One of Ireland’s leading contemporary authors, Keegan wrote the short story, Foster, that became the basis of the wondrous The Quiet Girl. The same clear-eyed compassion that graced Colm Bairéad’s film elevates this similarly small-scaled but wholly satisfying new adaptation. It’s subtle but resonant, intimate but emotionally expansive and at every step crisply unsentimental.
While the Magdalene Laundries, sometimes referred to as asylums, operated from the late 18th century, what’s most shocking about the shameful historical chapter is how long it was allowed to continue thanks to the complicit silence of a country under the thumb of the Catholic Church. It’s estimated that between 1922, when the Irish Free State was established, and 1996, when the last of the laundries was closed, more than 10,000 women were institutionalized and forced into unpaid labor. Many were unwed mothers whose babies were taken from them and given up for adoption.
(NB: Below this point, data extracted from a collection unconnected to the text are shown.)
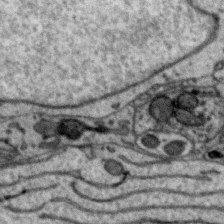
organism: Zebra finch
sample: Brain
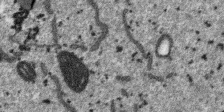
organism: Human
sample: Lung epithelial cells infected with SARS-CoV-2
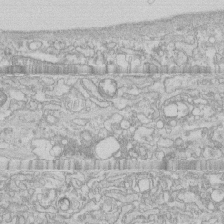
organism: Human
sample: CRL-1474
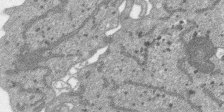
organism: Human
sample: Lung epithelial cells infected with SARS-CoV-2
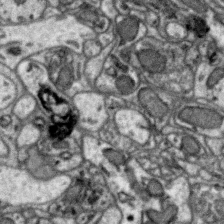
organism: Zebra finch
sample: Brain
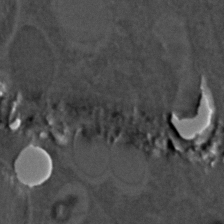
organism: C. elegans
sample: C. elegans embryo
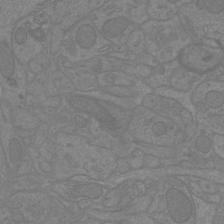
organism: Mouse
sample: Cortical neurons
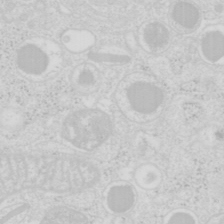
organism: Mouse
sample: Pancreas
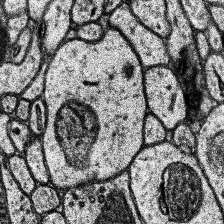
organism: Human
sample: Temporal Lobe
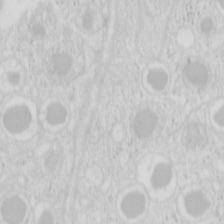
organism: Mouse
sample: Pancreas
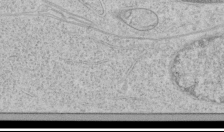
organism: Human
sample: Mitochondria in HCT116 cells
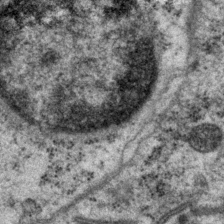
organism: P. pacificus
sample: Pharynx
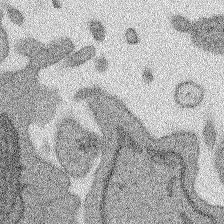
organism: Human
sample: HeLa cells
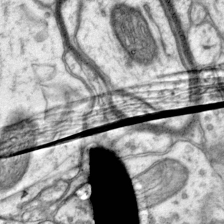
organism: Mouse
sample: Primary visual cortex
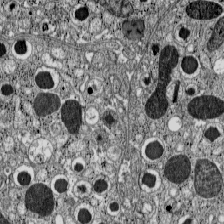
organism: C57BL Mouse
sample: Pancreatic islet
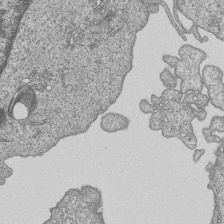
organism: Human
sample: MDA-MB-231 cells
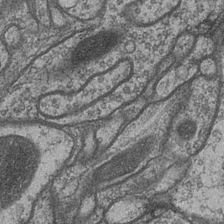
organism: Drosophila
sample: Optic medulla
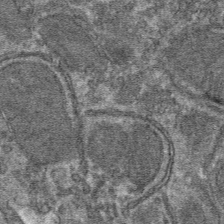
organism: Mouse
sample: Mouse hepatocytes
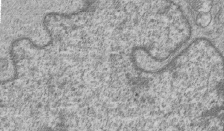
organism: Human
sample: MDA-MB-231 cells
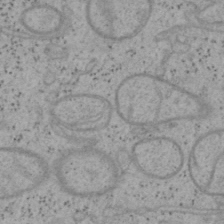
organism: Human
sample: HeLa cells
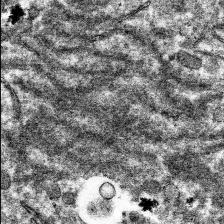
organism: Mouse
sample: Mouse hepatocytes
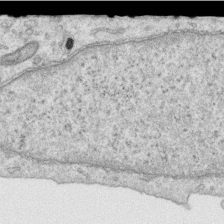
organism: Human
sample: Centriole in RPE cells
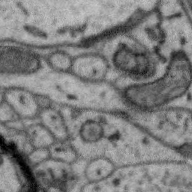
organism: Zebra finch
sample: Brain
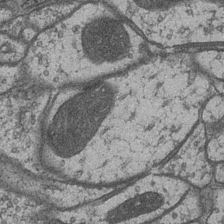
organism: Drosophila
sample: Optic medulla
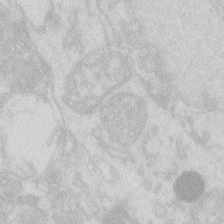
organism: Zebrafish
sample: Macrophage
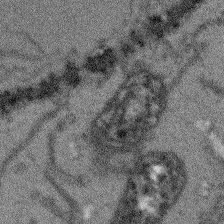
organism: Arabidopsis thaliana
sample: Root tip
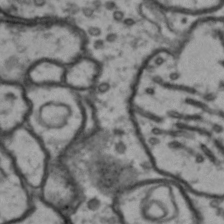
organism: Drosophila
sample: Brain
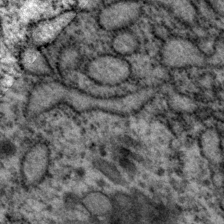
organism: P. pacificus
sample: Pharynx
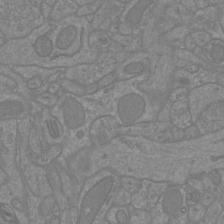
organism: Mouse
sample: Cortical neurons
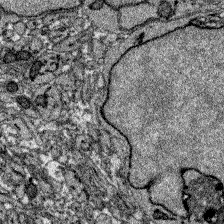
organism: Zebrafish
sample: Larval olfactory bulb
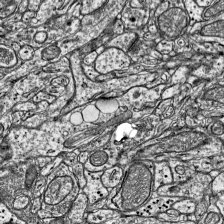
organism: Mouse
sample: Visual Cortex
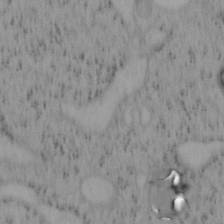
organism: Mouse
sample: OT-I killer T cells with ID8 ovarian cancer cells
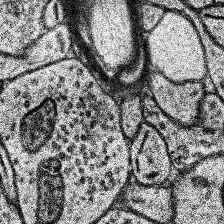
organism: Human
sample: Temporal Lobe
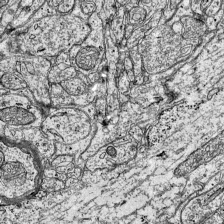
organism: Mouse
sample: Visual Cortex
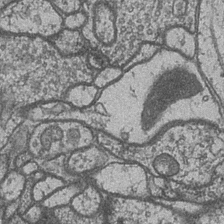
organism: Drosophila
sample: Optic medulla
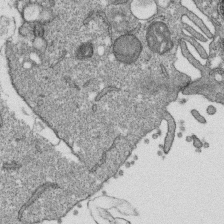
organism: African green monkey
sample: Vero E6 cells infected with SARS-CoV-2
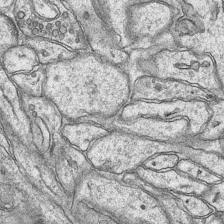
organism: Mouse
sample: CA1 Hippocampus
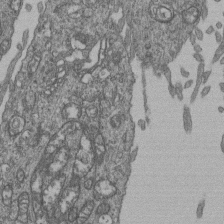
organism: Human
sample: Retinal organoid Rod and Cone cells
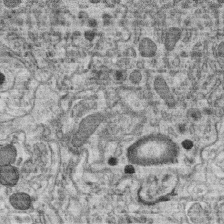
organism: C. elegans
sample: C. elegans oocyte; sperm cells
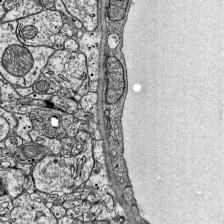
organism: Mouse
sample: Visual Cortex
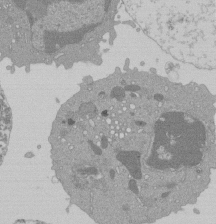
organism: Mouse
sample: Activated Pmel transgenic CD8+ T Cells
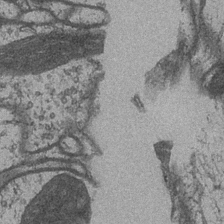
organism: Drosophila
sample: Optic medulla
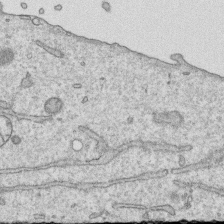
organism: Human
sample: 1205lu cells
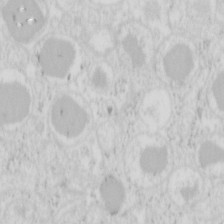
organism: Mouse
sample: Pancreas
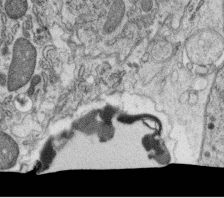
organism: C. elegans
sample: C. elegans oocyte; sperm cells
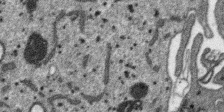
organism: Human
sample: Lung epithelial cells infected with SARS-CoV-2
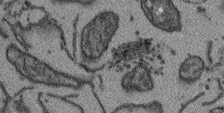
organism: Arabidopsis thaliana
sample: Root tip
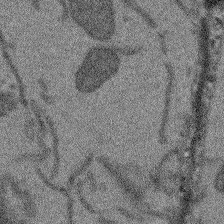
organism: Arabidopsis thaliana
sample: Root tip
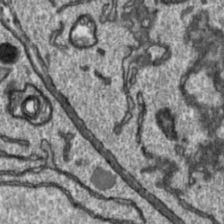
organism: Toxoplasma gondii
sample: Parasites in a vacuole inside a host cell
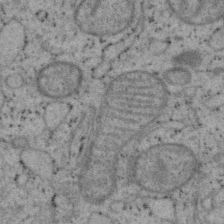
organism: Human
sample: HeLa cells
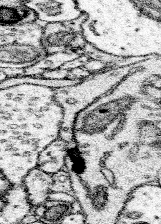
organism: Mouse
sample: Somatosensory cortex neuropil
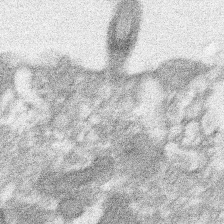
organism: Xenopus
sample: Cilia; centrioles in frog embryo cells
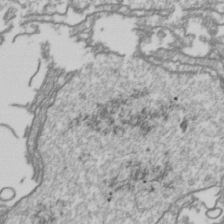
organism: Drosophila
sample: Cell division; meiosis; drosophila spermatocytes
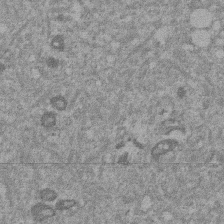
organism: Mouse
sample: Dividing mouse embryo 1 cell stage
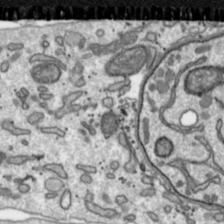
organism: Toxoplasma gondii
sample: Parasites in a vacuole inside a host cell
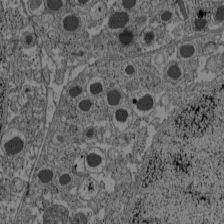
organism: C57BL Mouse
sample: Pancreatic islet
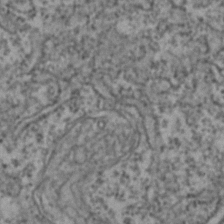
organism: Zebrafish
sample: Zebrafish embryo
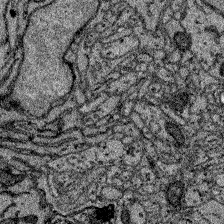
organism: Zebrafish
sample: Larval olfactory bulb
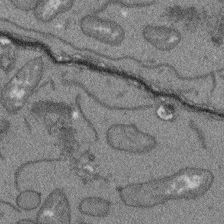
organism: Arabidopsis thaliana
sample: Root tip
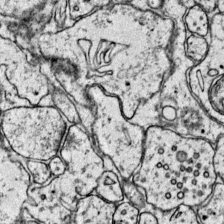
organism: Mouse
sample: Primary visual cortex
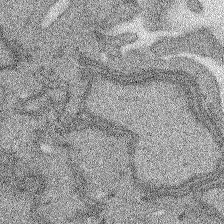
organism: Human
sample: HeLa cells
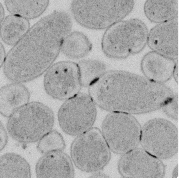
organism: E. coli
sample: Bacterial nucleoid
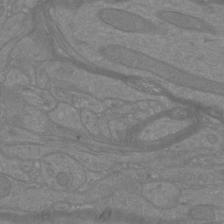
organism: Mouse
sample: Cortical neurons
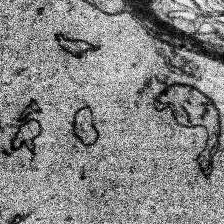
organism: Human
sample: Temporal Lobe
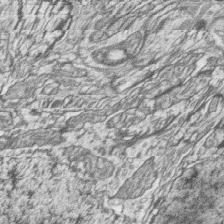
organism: Zebrafish
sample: synaptic ribbons in rod cells and cone cells
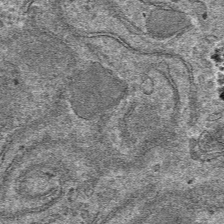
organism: Mouse
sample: Mouse hepatocytes
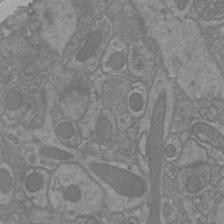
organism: Mouse
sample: Cortical neurons
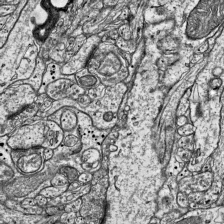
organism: Mouse
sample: Visual Cortex
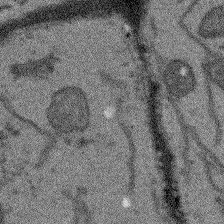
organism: Arabidopsis thaliana
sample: Root tip
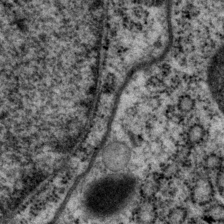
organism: P. pacificus
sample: Pharynx
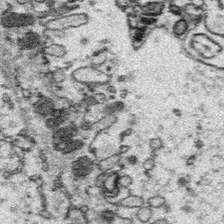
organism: Platynereis dumerilii
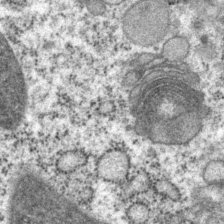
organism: P. pacificus
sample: Pharynx
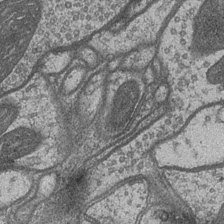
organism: Drosophila
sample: Optic medulla
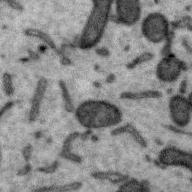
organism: Zebra finch
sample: Brain
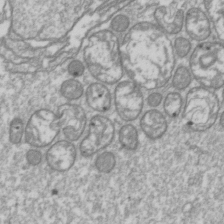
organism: Drosophila
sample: Cell division; meiosis; drosophila spermatocytes
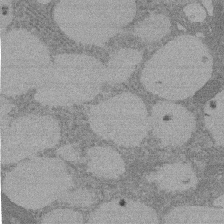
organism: Rat
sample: Salivary granule
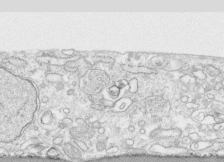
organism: Human
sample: CRL-1474
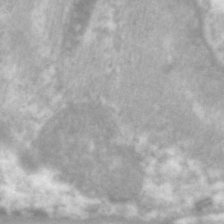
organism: C. elegans
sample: Pharynx
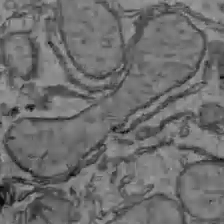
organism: C57BL Mouse
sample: Liver
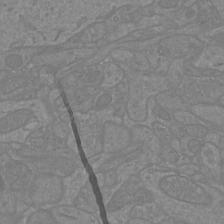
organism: Mouse
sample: Cortical neurons
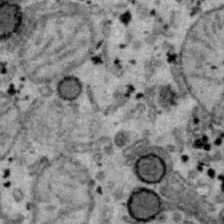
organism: Mouse
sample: Liver from an obese (ob/ob) mouse
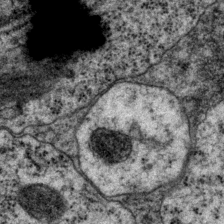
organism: P. pacificus
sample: Pharynx
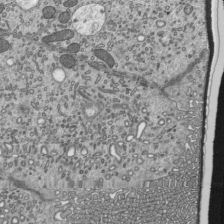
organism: Mouse
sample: Mouse epididymis efferent ductule cilia
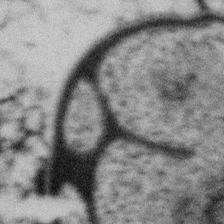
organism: Gemmata obscuriglobus
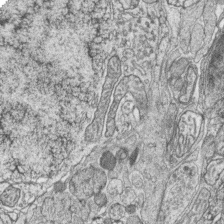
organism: Zebrafish
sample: synaptic ribbons in rod cells and cone cells
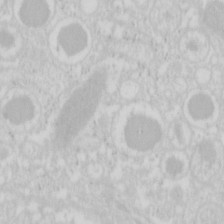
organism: Mouse
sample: Pancreas
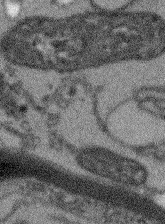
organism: Arabidopsis thaliana
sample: Root tip
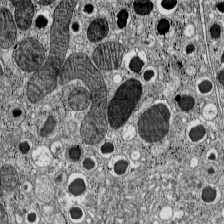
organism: C57BL Mouse
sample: Pancreatic islet
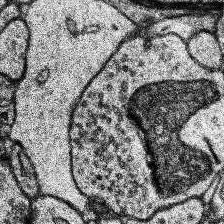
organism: Human
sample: Temporal Lobe
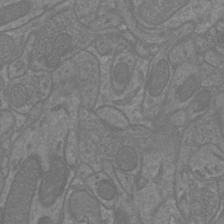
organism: Mouse
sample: Cortical neurons
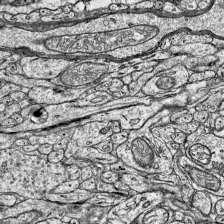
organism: Mouse
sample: Visual Cortex
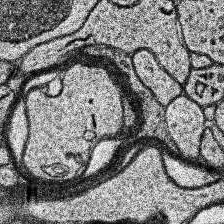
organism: Human
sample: Temporal Lobe
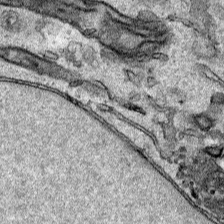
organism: Human
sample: Mitochondria in HCT116 cells
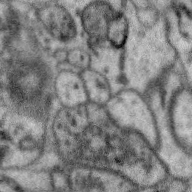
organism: Zebra finch
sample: Brain
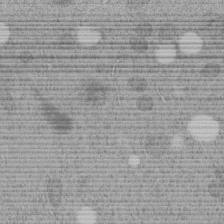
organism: C. elegans
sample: C. elegans embryo early stage
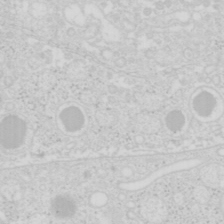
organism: Mouse
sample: Pancreas
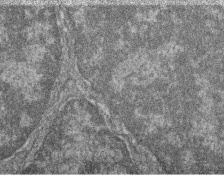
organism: Zebrafish
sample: Cilia; retinal pigment epithelium

Early indicators — Bill’s workers discuss a Barry McGuigan boxing match; a Dexys Midnight Runners song plays in the background at the pub — place the action in the mid-1980s. But like the setting of The Quiet Girl, the town of New Ross in Wexford County shows so little evidence of change it could be mistaken for 20 or even 30 years earlier. Frequent Mielants DP collaborator Frank van den Eeden shoots the narrow streets and unfancy homes in grays and browns that lean almost into sepia, with flashbacks to Bill’s childhood that have the look of hand-tinted vintage photographs. The textured sense of place is transporting.
A delivery to the Good Shepherd Convent, separated only by a wall from the high school Bill’s smart eldest daughter Kathleen (Liaden Dunlea) attends, leaves Bill badly shaken. Standing half-hidden in the dark coal shed doorway, he witnesses a distraught young woman pleading with her mother and physically resisting before being forcibly placed in the nuns’ hands.
An encounter with the shy young son of a town alcoholic the same day further stirs up Bill’s vulnerability. When he remarks at home that he gave the kid some loose change, Eileen gently chides him for being soft-hearted. That moment is echoed later when his pragmatic wife tells him: “If you want to get on in this life, there are things you have to ignore.”
Walsh, who starred as one of the four young women at the center of The Magdalene Sisters, is excellent in the couple’s quiet moments alone. She seems torn between genuine concern for Bill and nervousness that anything he says publicly that could be considered hostile to the Church might expose them to disapproval in the community.